Judicial independence is a familiar idea, though it is also a difficult one, in more than one sense. Difficult to accept, on the one hand, because independence from political, and ultimately electoral, control seats uneasily with our notions of democracy in which political power (which judges exercise, since they make their decisions in the name of the community) must spring from and be answerable to the voters. Difficult to work out, on the other hand, because even if we agree that, democratic qualms notwithstanding, that judicial independence is a good and important thing, we are bound to disagree about what, exactly it means or requires. To what extent can the executive be involved in the administration of the courts? Can the legislature lower the judges’ salaries along with those of all civil servants? Can it fail to raise these salaries for some prolonged period of time? People, and polities, committed to judicial independence as a principle can give different answers to these questions.

There is also a more profound difficulty with judicial independence, as Fabien Gélinas points out in a short and very interesting paper. (Full disclosure: prof. Gélinas taught me constitutional law at McGill, and I worked for him as a research assistant on several projects on judicial independence, among others, though not on this one.) As prof. Gélinas says, there some confusion not only over what judicial independence is, but also over what it is for. In fact, he argues, it has two distinct purposes. One is to ensure the impartiality of ordinary adjudication. Judges need to be independent and secure in order to avoid situations where they will have or will be seen as having an interest in the case before them. No one ought to be the judge in his own case. Nemo judex in propria causa. (As prof. Gélinas observes, the maxim, in this form, is not actually Roman―he traces it to Lord Coke. The Roman law had rules to the same effect, but neither as general nor as pithy.) The second purpose of judicial independence is to guarantee that the judiciary will, along with the legislature and the executive, have what Madison called “a will of its own”, an ability to stand up to the other branches of government. Prof. Gélinas says that this is peculiarly important in the modern state, where citizens recognize the possibility that the executive, and even the legislature, will abuse their power, and must be kept in check, particularly by means of judicial review of legislation. If courts are to expose and resist the abuses of the “political branches”, they must be, and be seen to be, impartial not only as between private litigants, but also between private litigants and the government itself.

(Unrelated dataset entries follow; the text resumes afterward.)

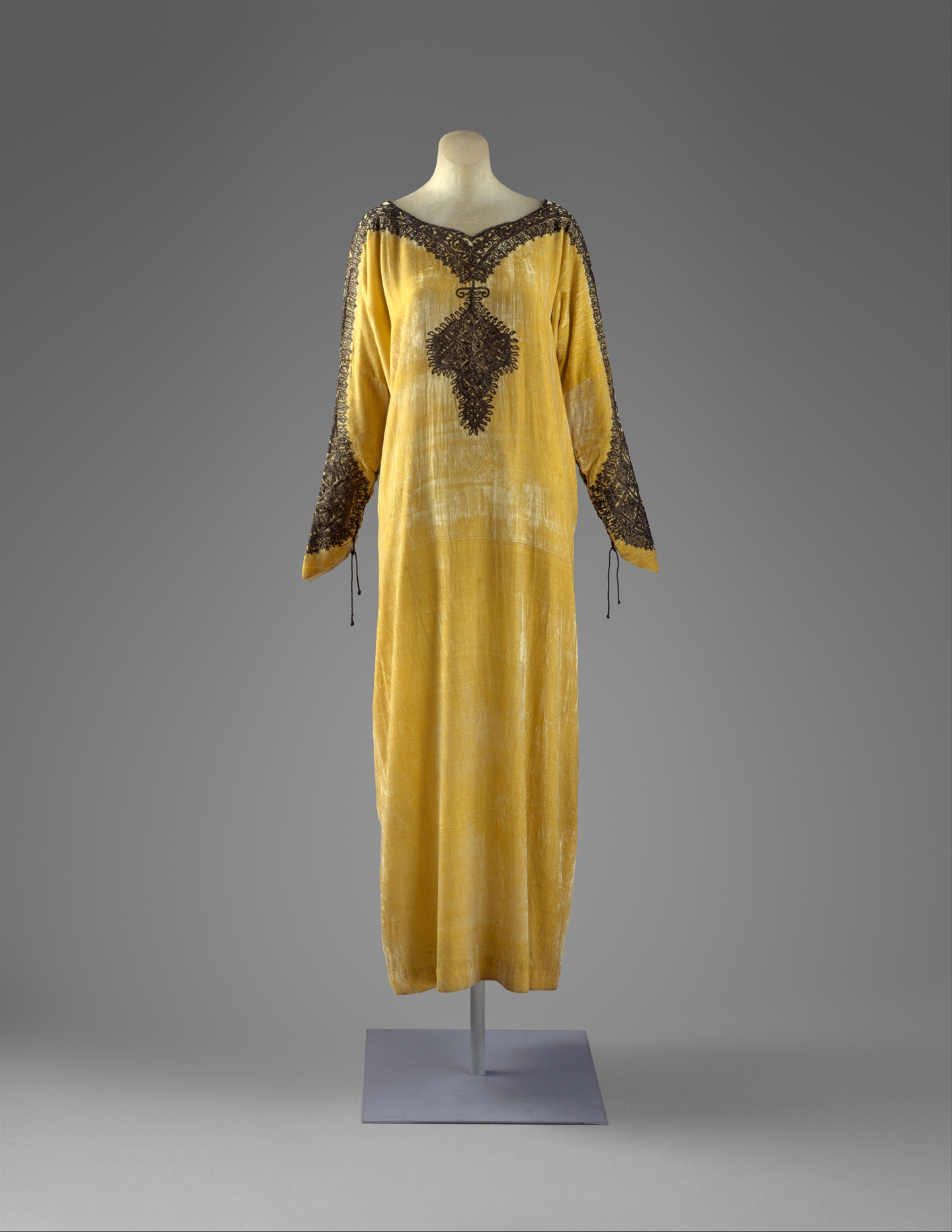 French; Evening dress
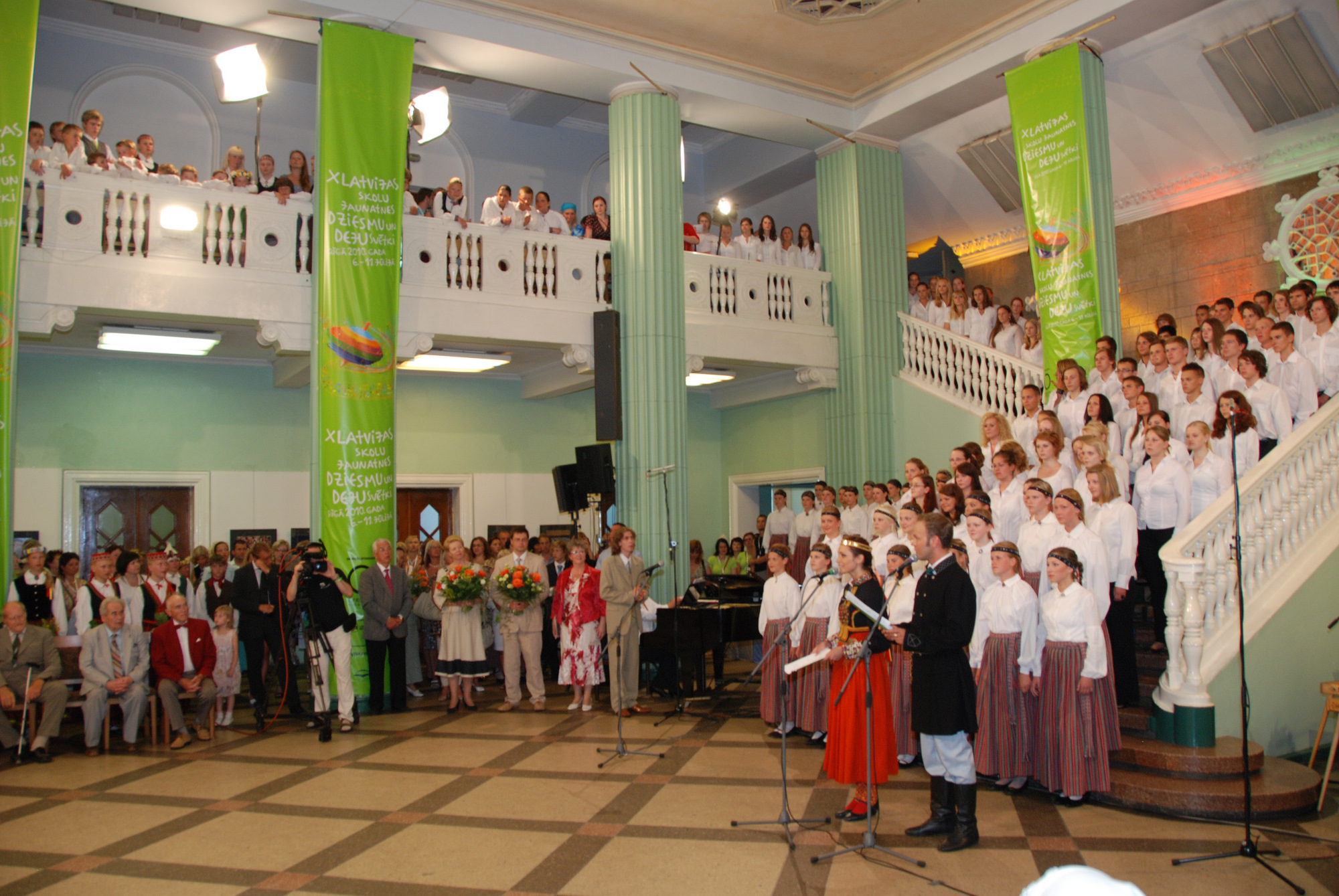 X Latvijas skolu jaunatnes dziesmu un deju svētku atklāšana
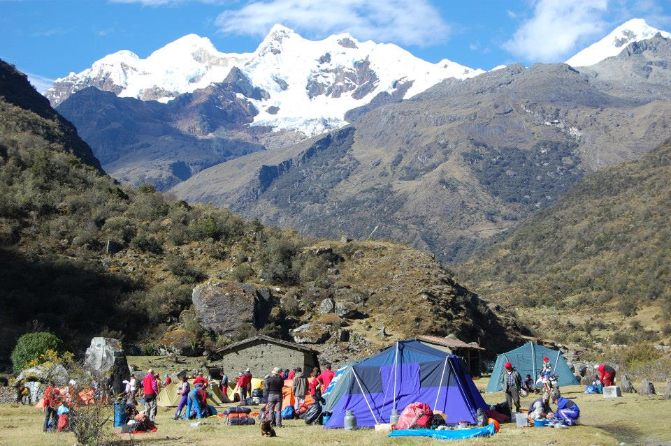 Bayoraju
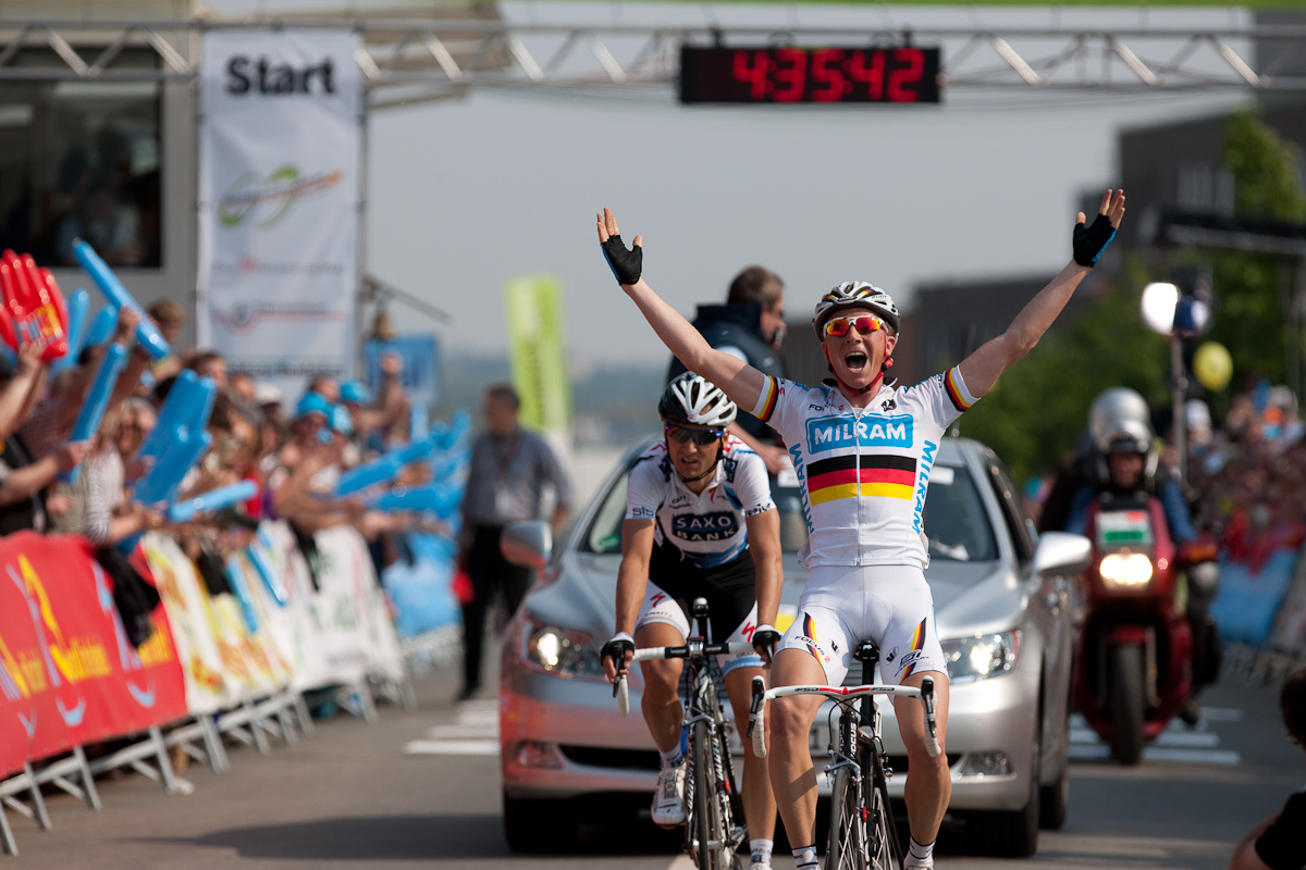 Fabian Wegmann (1) & Karsten Kroon (2). Eschborn-Frankfurt City Loop 2009 (Rund um den Henninger-Turm)

This is interesting, but I think it does not go far enough.  The focus on judicial review is unjustified. The political branches are not just involved in litigation against citizens in cases involving claims that a statute is unconstitutional. Much more frequently, citizens challenge the legality of executive, rather than the constitutionality of legislative, action, and in such cases too the judiciary must be independent in order to adjudicate impartially. But notice too that we are still speaking of impartiality here―albeit between citizen and state rather than between two citizens. I think that the second purpose of judicial independence, one that arguably goes beyond impartiality, is to avoid situations where judges become instruments of state policy, as administrative agencies can be. Even where the state is not involved in litigation, it might still want, for policy reasons, the case to come out a certain way. Depending on its political preferences, a government might like courts to favour, say, employees over employers in unjust dismissal cases, or corporate defendants over plaintiffs in product liability cases. Judicial independence is means to make sure that if a cabinet minister in such a government picks up the phone, rings the Chief Justice, and tells her about the government’s preference for these outcomes, the the Chief Justice will tell him to go to hell―and that she will not suffer for it.

Of course, the legislature can, subject to the constitution, change the law to, say, make proof of liability for a defective product easier, or to expand the definition of what constitutes just cause for dismissing an employee. But it must do so publicly, after at least a modicum of parliamentary debate, and usually prospectively, so that those affected by the change will have time to prepare for it. A change in the law is also more difficult to reverse than a change in policy, so it is less lightly to be undertaken lightly, as a matter of temporary convenience. Judicial independence does not stop the government from acting―but it forces it to act transparently, democratically and, perhaps, for good reasons rather than on a whim.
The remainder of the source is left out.